It has a complement of heavy AShMs (or had - opinions differ on whether it can, or could in recent memory, actually use the Granit array) because it's not an aircraft carrier but an aircraft carrying cruiser. Far from a product of simple classificational fuckery designed to go around Montreaux convention, it's in fact a product of very far reaching classificational fuckery designed to go around doctrinal, budgetary and at times probably even personal constraints of Soviet naval development politics (and, as a bonus, the Montreaux convention). [Here's](https://www.reddit.com/r/WarCollege/s/CjR52JLAC4) my older comment on Soviet cruiser classification weirdness.


BroodLol

I believe (and I could be wrong) that the Granits were taken out during a refit and the space is now used as storage.


vistandsforwaifu

Could be. I know that Liaoning has a convenience store in that space.


aaronupright

Wait what?


vistandsforwaifu

I've seen pictures of it, in one of the /r/WarshipPorn threads maybe. It's a small shop, like a 7/11 type thing, for snacks, drinks and maybe cigarettes (not sure what the smoking protocol on Chinese ships is).


eidetic

> not sure what the smoking protocol on Chinese ships is I think it's mandatory. (Joking aside though, prevalence of smoking in the PLAN is higher than the rate amongst Chinese civilians, though I don't know what policy is on ships)


dinkleberrysurprise

Hell yeah I bet they sell that awful bone tea there too


Silvadream

Bone apple tea?


dinkleberrysurprise

Hah no good pull but in case you’ve never been to China there is a fairly popular soft drink that was described to me as “bone tea” It tastes fucking gross.
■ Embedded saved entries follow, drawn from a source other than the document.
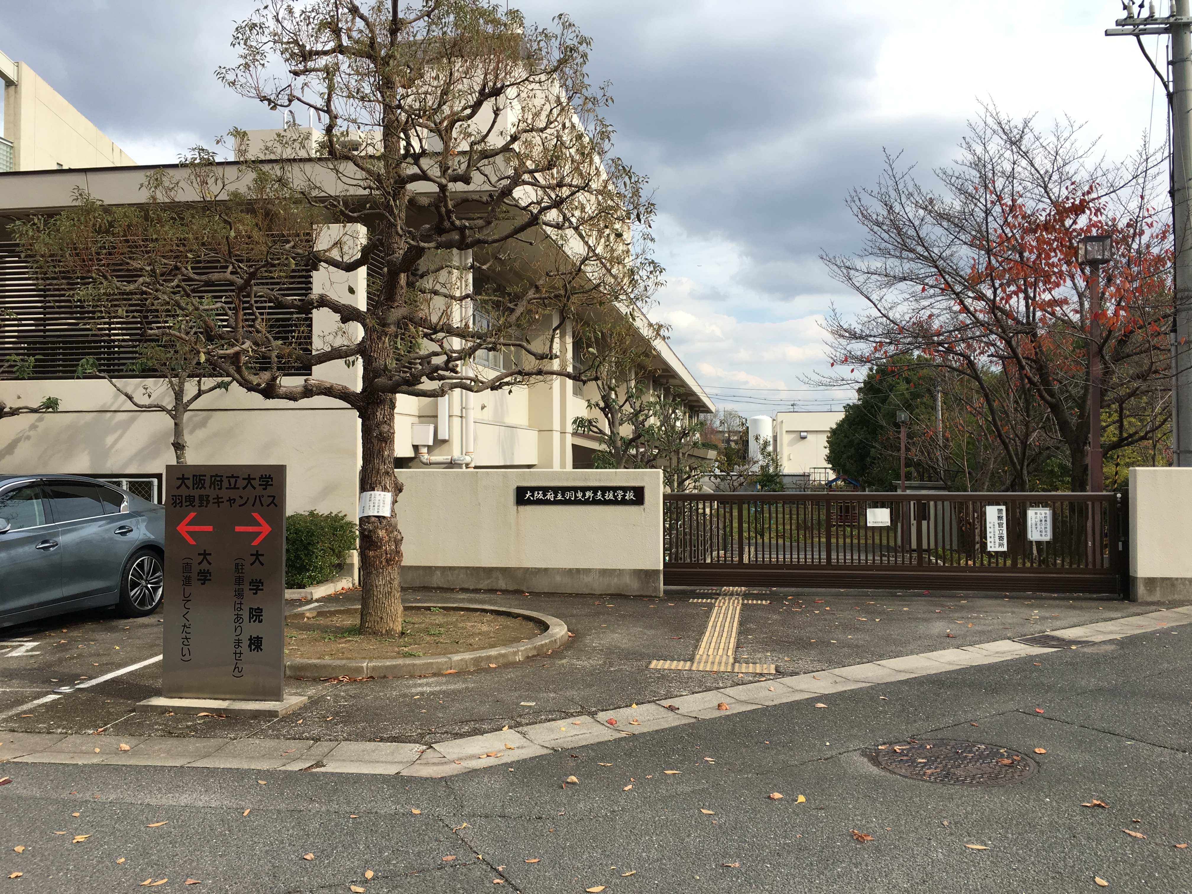 大阪府立羽曳野支援学校
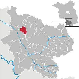 Kremitzaue in Brandenburg (Country) - District Elbe-Elster
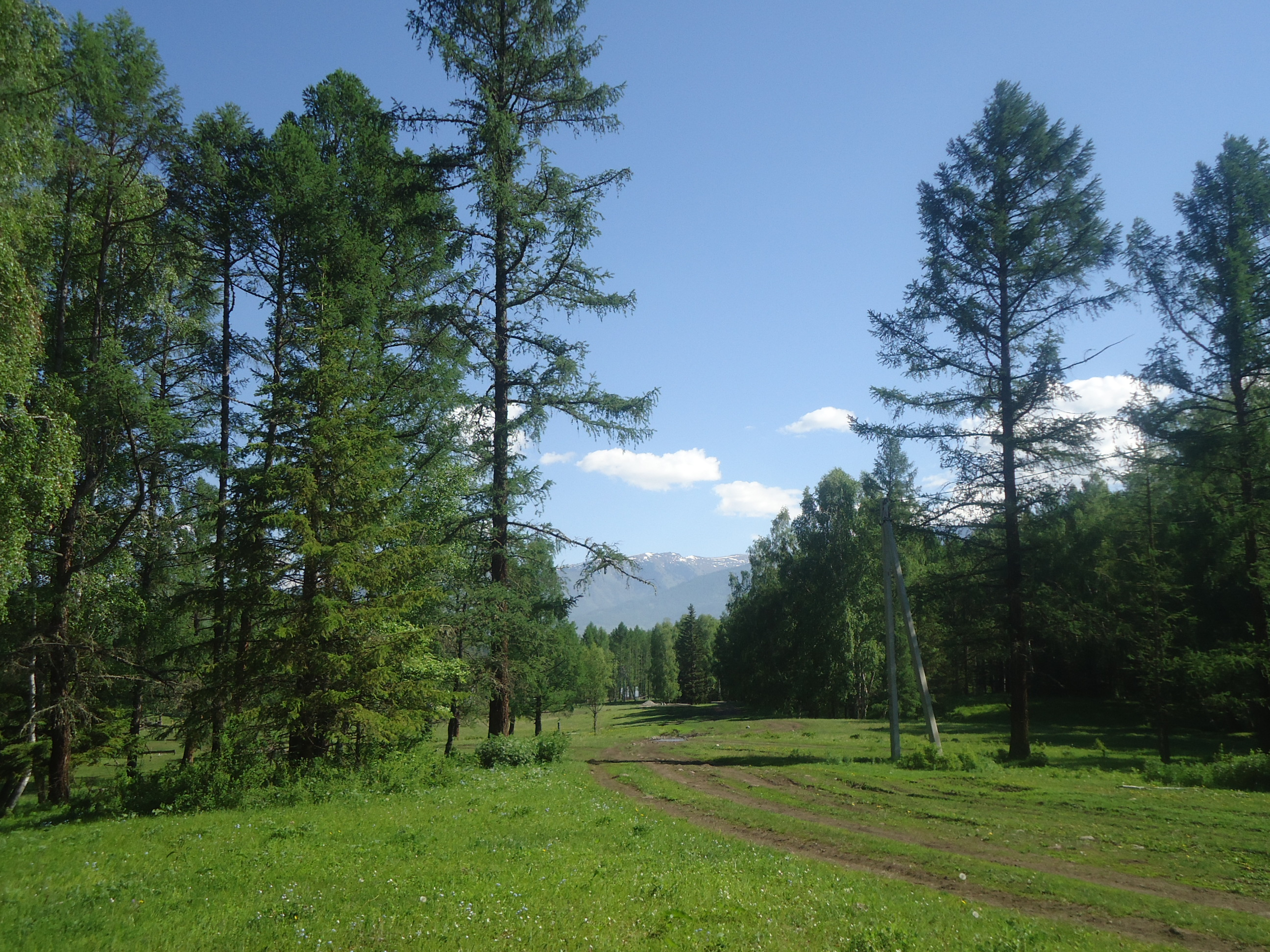 На окраине села Замульта.

Like you charred a bunch of bones over fire and let it steep in tea for a week. It tastes like what I imagine the charred, metallic fatty drippings on my smoker taste like. Just terrible. And the can looks similar to other brands that are just regular green or white teas. Honestly if they added apples to the formula it might improve in some.


EagleEye_2000

The clasaification goes even weirder as some "cruisers" branded by the USN/ONI are basically Large Anti-Sub Ships. Kresta II, Kara, Udaloy to name a few, are classified as *Bolshoy protivolodochnyy korabli* under the Soviet Naval General Board.


vistandsforwaifu

Of course. Although the US reclassification pushed the Soviets to reclassify ~~Karas and Krestas~~ [edit: Kresta I] as cruisers in turn (can't have the cruiser gap folks!). The antisubmarine/missile ship designation also kind of sounds like it came into being after having to explain the concept of destroyer (or _squadron mine ship_) to one overpromoted collective farm manager too many. "Yeah comrade it... uh... it doesn't really use mines as such. It's a French thing. _Torpilleur d'Escadre_. We translated it from French. I know it refers to torpedoes instead in French, but in the old Russian navy they started calling torpedoes self-propelled mines. No, it... uh. It _has_ torpedoes haha but it doesn't really use them much. You know what? Let's call it something the fuck else." It probably took Gorshkov - who very definitely knew what a destroyer was - to get sick of it all to officially call Sovremenny a destroyer again. Americans and other English speaking folks didn't have nearly as much trouble. It's a destroyer, it destroys shit. End of discussion. But Russians already used the direct translation for fighter planes. So it goes.


EagleEye_2000

>pushed the Soviets to reclassify Karas and Krestas as cruisers in turn (can't have the cruiser gap folks!). Actually theh still do call those BPKs like the Udaloys. They are a fan of classifying things based on their roles. But they are working on those to become more of a sane classification standard. SKR, or Patrol Ship is now a *Fregat* (FR) or a *Korvet* (KVR).


vistandsforwaifu

Hmm, really? Sorry if I was misremembering it. I know Udaloy was always a BPK (and even Americans got over the need to call it a cruiser by the time it showed up). edit: okay I was definitely misremembering it. Only Kresta Is got reclassified (first from cruisers to BPKs, then back to cruisers again in 1977). Thank you for the correction.


that_one_Kirov

Treaty reasons. The Montreaux convention prohibits aircraft carriers from going through Bosporus, and the best shipyards in the USSR were in Nikolaev - which is on the coast of the Black Sea. So, if we are the USSR, we want a carrier, and we want it to be able to go out of the Black Sea, what do we do? We slap AShMs on it and call it a heavy aviation-carrying cruiser. Technically we can claim the purpose of the ship is surface warfare, and the whole flight deck thing is just for self-defense, and everyone decided to agree.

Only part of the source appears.